This time the Data for a Cause challenge was to work with Global Fishing Watch and visualize the fishing activity of vessels fishing in other country's waters. I was able to create a Power BI report using their data, however, this blog post is not about best practices of creating analytical reports in Power BI, but it's rather a data story of working with provided datasets and a thinking process of creating an interactive tool to visually explore fishing data.
Link to Global Fishing Power BI report.
Data
Fishing dataset had been presented in a flat file format with the following list of attributes:
fishing_year
,fishing_date: a string in format “YYYY-MM-DD”
,fishing_lat_bin: grid cell
,fishing_lon_bin: grid cell
,fishing_mmsi: unique ID of the fishing vessel, AIS tracking device
,fishing_fishing_hours: hours the vessels were present in this location on this day
,vessel_mmsi: same as fishing_mmsi
,vessel_shipname
,vessel_callsign
,vessel_flag: the country of the fishing vessel, in iso3 value
,vessel_imo
,vessel_registry_geartype: vessel gear types. The column Vessel Registry Geartype refers to the official purpose of the vessel. By analyzing the movement of the boat, GFW identified the vessel as a fishing vessel (even if registered otherwise) - Vessel Inferred Geartype.
,vessel_inferred_geartype
,vessel_inferred_geartype_score
,vessel_inferred_subgeartype
,vessel_inferred_subgeartype_score
,vessel_registry_length
,vessel_inferred_length
,vessel_registry_tonnage
,vessel_inferred_tonnage
,vessel_registry_engine_power
,vessel_inferred_engine_power
,vessel_source
,ISO_Ter1: the country where the fishing occurred (an exclusive economic zone of, in iso3).
,ISO_Ter2
,ISO_Ter3
Data file contained 6,929,885 rows and it covered 5 years of fishing activities from 2012 to 2016.
Additionally, I pulled the list country codes with their names from this Wikipedia resource - https://en.wikipedia.org/wiki/List_of_ISO_3166_country_codes.
And I also found a Capture fisheries production dataset from the World Data Bank that contained data for the period of time from 1960 to 2016. This datasets was in an Excel file format and where one of the worksheets contained list of countries with some additional attributes, which I thought would be a good candidate for my country profile data table.
Eventually, after pulling data from the main data file, Wikipedia county codes list and fish capture data, my final data model in Power BI looked the following way, where I replicated the county code table both for Vessel & Fishing Area country info.
Metrics & Relationships between different data attributes
This was my thinking process to create a visual story with this data model:
1) Metrics:
- Total Fishing Hours
- Counts of Vessels (by Country, by Types/SubTypes)
- Fish Caught (other data set)
2) Relationships:
- Fish Caught by Country and its fishing activity on the map
- Relationships between Vessel countries and Fishing area countries
3) Additional consideration to use maps since the Latitude/Longitude coordinates were provided.
Creating visualizations in Power BI
Summary report
For the summary page report, I used the following custom and standard visual components:
- Information cards to show counts of vessels, fishing hours and fish caught.
- Enlighten World Flag Slicer to filter vessel countries
- Drill-down donut chart by ZoomCharts to show country fleet vessel distribution by vessel type
- Area and Bar charts to show fish capture data
- Narrative Science for Power BI component to create natural language narratives based on fish capture time series.

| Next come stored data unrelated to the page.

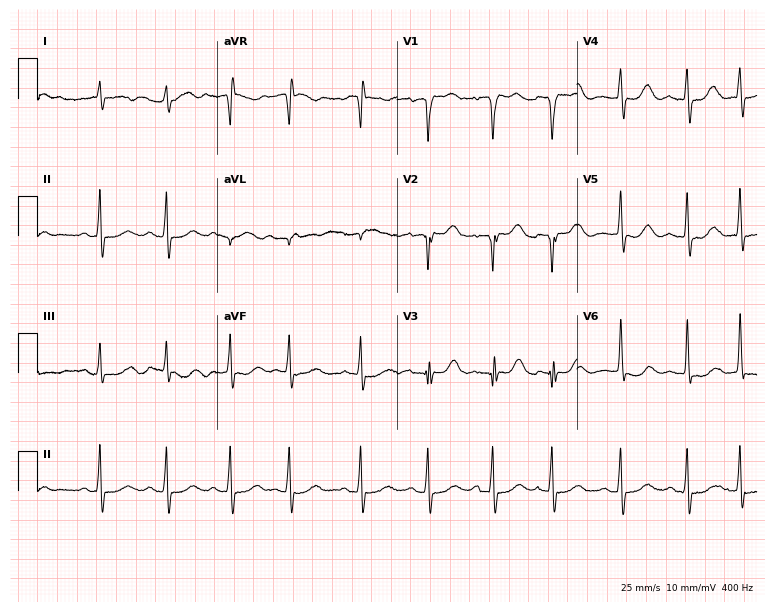
Electrocardiogram, an 82-year-old woman. Of the six screened findings (first-degree AV block, right bundle branch block, left bundle branch block, sinus bradycardia, atrial fibrillation, sinus tachycardia), none is recorded.
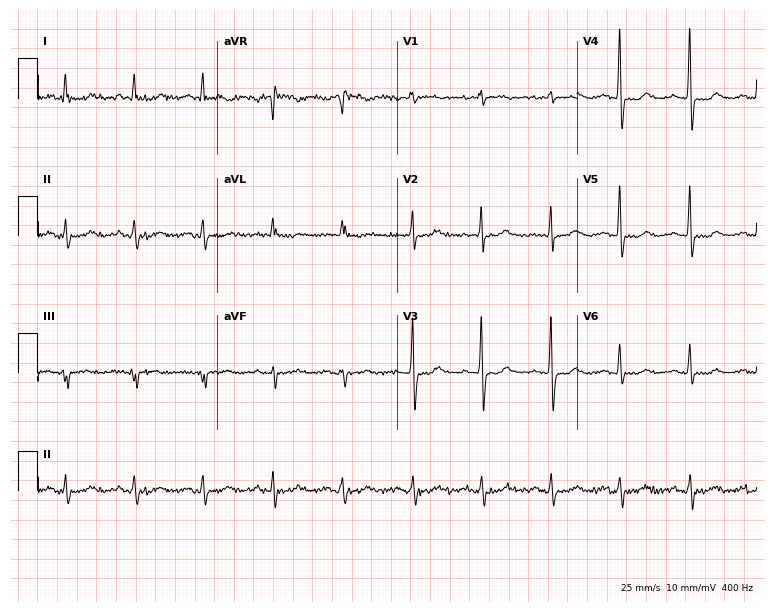
ECG (7.3-second recording at 400 Hz) — a 73-year-old female patient. Screened for six findings — first-degree AV block, right bundle branch block, left bundle branch block, sinus bradycardia, atrial fibrillation, sinus tachycardia — none is recorded.
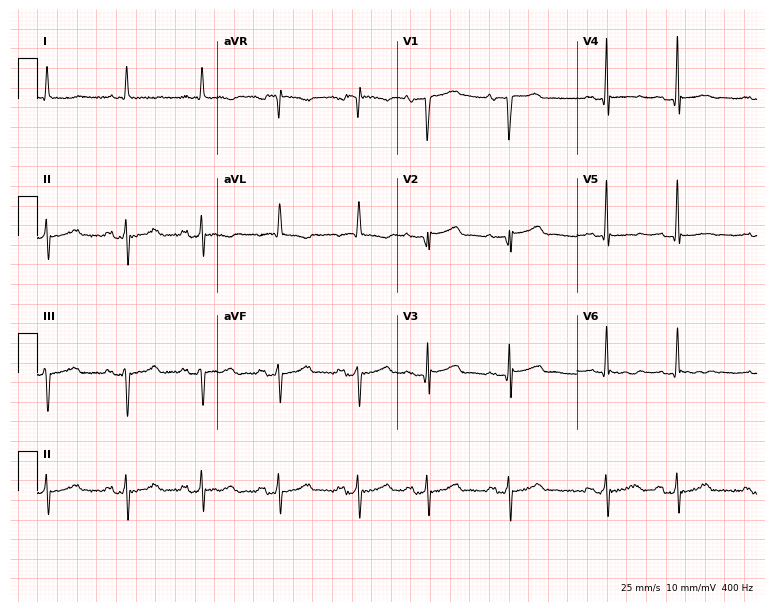
ECG — a female, 85 years old. Screened for six findings — first-degree AV block, right bundle branch block, left bundle branch block, sinus bradycardia, atrial fibrillation, sinus tachycardia — none is recorded.
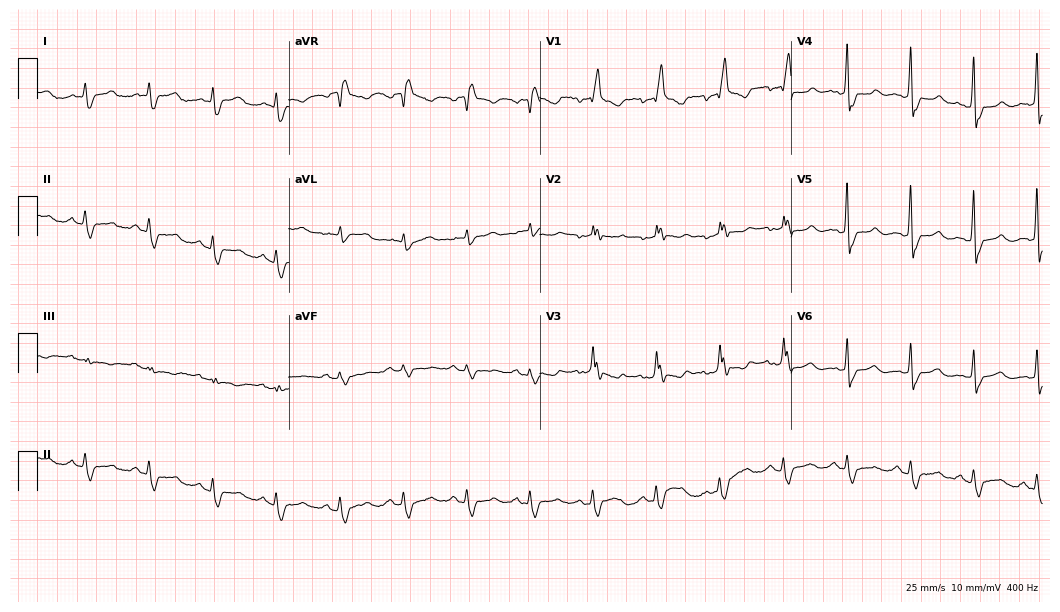
ECG (10.2-second recording at 400 Hz) — a male patient, 71 years old. Screened for six findings — first-degree AV block, right bundle branch block, left bundle branch block, sinus bradycardia, atrial fibrillation, sinus tachycardia — none is recorded.

I really liked this component in Power BI since it allows me to automatically and interactively generate a textual description of my numeric data, it also helps to show any potential trendlines in my dataset. And I had already blogged about this Narrative Science component for Power BI in the past: http://datanrg.blogspot.com/search?q=narrative+science.

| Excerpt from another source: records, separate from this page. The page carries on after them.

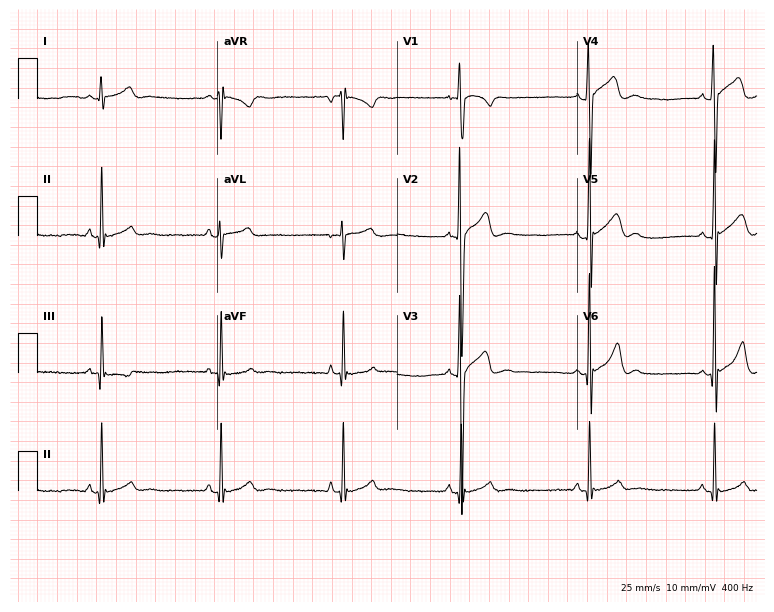
Resting 12-lead electrocardiogram (7.3-second recording at 400 Hz). Patient: a 17-year-old male. None of these six findings is recorded: first-degree AV block, right bundle branch block, left bundle branch block, sinus bradycardia, atrial fibrillation, sinus tachycardia. Other findings, if any, are not listed.
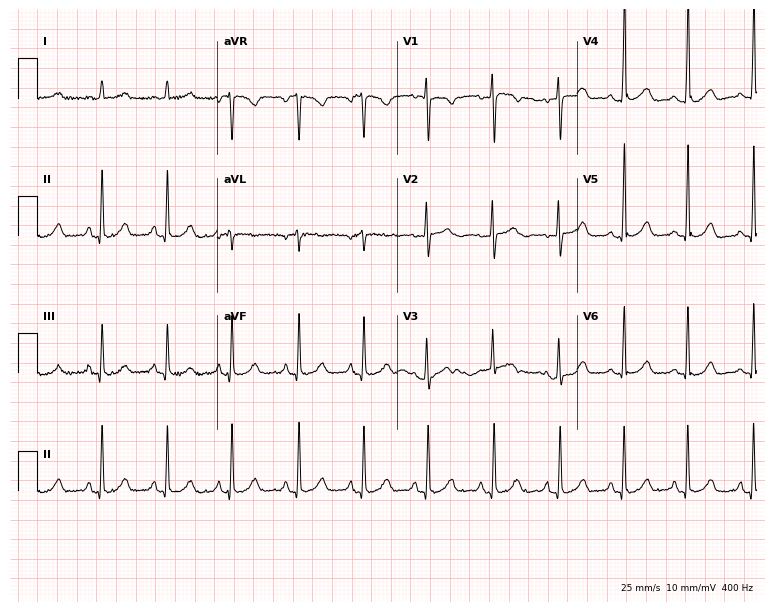
12-lead ECG from a 24-year-old female. Recorded interpretation: within normal limits.
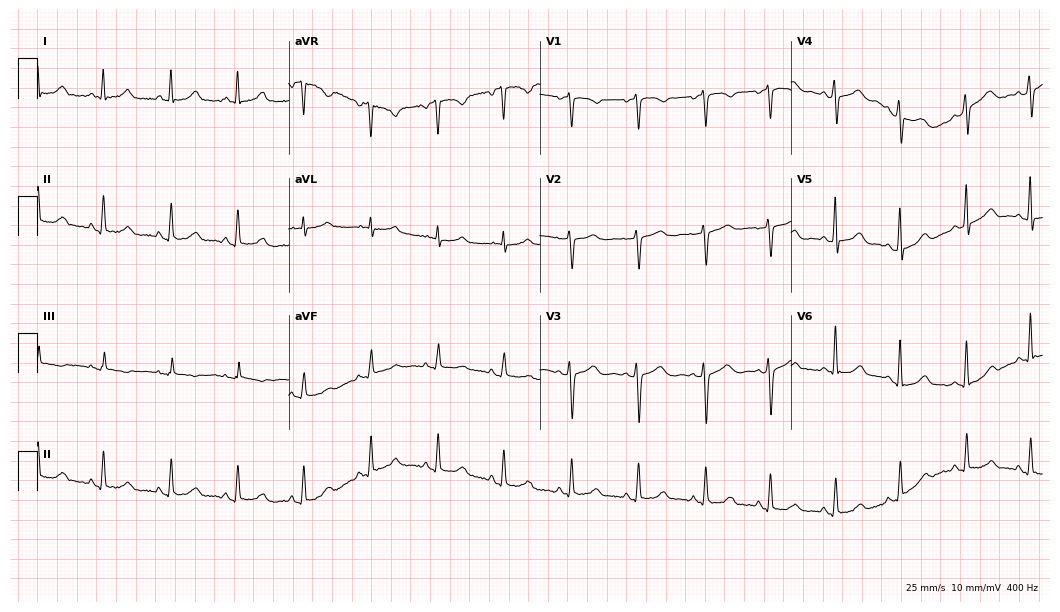
Resting 12-lead electrocardiogram. Patient: a female, 56 years old. Read as a normal ECG.

Example of narratives generated for one selected country:
Heat map
For the second page of my report, I decided to use Heatmap visualization to show fishing hours density across different regions of the world. Latitude & longitude coordinates helped me to plot vessel fishing events on this map along with fishing hours to show different scales of heat.

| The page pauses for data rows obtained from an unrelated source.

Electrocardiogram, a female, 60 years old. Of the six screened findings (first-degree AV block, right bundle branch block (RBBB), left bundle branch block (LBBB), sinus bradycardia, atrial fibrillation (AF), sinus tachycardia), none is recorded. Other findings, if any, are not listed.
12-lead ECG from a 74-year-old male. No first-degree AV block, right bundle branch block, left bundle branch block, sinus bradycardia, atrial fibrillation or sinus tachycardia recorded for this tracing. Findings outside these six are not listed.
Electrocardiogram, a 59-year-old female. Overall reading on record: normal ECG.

Timeline slicer was used to select a date range for my heat map using the fishing_date attribute.
Flow map
Knowing that my main data set contained information about vessel and fishing area countries, it came naturally to assess how both of them relate to each, i.e. to analyze how each vessel country fish in another country's waters.
And Flow map visualization worked well for this type of analysis, where you can set Origin and Destination fields from your dataset. Also, you can set whether your connections would be in a form of straight or curved lines.
In overall this Flow Map visualization helped to analyze fishing activities of richer countries in poorer countries' waters. And you could select a country vessels flow with the help of the filter at the top of this report page.
Summary
- Working with open data sets is always an interesting experience, especially when it contains geo coordinates that you can utilize with various map visualizations.
- I hope that this Power BI report does help to analyze fishing activities in the world. And if you are aware of other nonprofit organizations that I can help with this type of data analytics, please let me know, it would be my way of giving back to the community.